The third moving assembly 32 is disposed on the moving plate 312, the third moving assembly 32 includes a third driving element 321, the third driving element 321 is a conventional linear driving device, and the third driving element 321 of the present embodiment is a single-shaft servo manipulator. The output end of the third driving member 321 is connected to the bearing plate 33, and the third driving member 321 can drive the bearing plate 33 to move along the third direction.

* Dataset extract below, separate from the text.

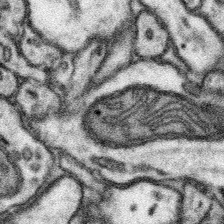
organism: Mouse
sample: Somatosensory cortex neuropil

Referring to fig. 4, in the embodiment, the carrier plate 33 includes a first carrier bar 331 and a second carrier bar 332 disposed in parallel, suction holes 333 are arranged on the surfaces of the first carrier bar 331 and the second carrier bar 332, and the suction holes 333 are connected to a negative pressure air source not shown in the figure, so that the light guide plate can be adsorbed by negative pressure, thereby fixing the light guide plate on the carrier plate 33. The housing 1 is provided with an L-shaped positioning block 12, the positioning block 12 is used for placing a light guide plate, after the test is completed, the second moving assembly 31 can drive the bearing plate 33 to move and approach the positioning block 12, and the third moving assembly 32 can drive the bearing plate 33 to descend so as to place the light guide plate which is completed with the test on the positioning block 12.

In this embodiment, the casing 1 is provided with the control panel 13, and the control panel 13 is used for controlling the actions of the measuring mechanism 2 and the moving mechanism 3, and it can be understood that the control panel 13 may be implemented by using an existing control circuit, such as a single chip microcomputer. In order to facilitate the operator to intuitively understand the test result, a display screen 14 for displaying the measurement result is provided on the housing 1, and the display screen 14 of the embodiment is installed on the gantry 11.

The measuring mechanism 2 can drive the measuring instrument 22 to move along the first direction, the moving mechanism 3 can drive the light guide plate to move along the second direction and the third direction, the thickness of each position of the light guide plate can be flexibly measured by matching the measuring instrument 2 with the light guide plate, the use is simple and convenient, the efficiency of measuring the thickness of the light guide plate is effectively improved, errors possibly caused by manual operation are avoided, and the measuring precision is improved.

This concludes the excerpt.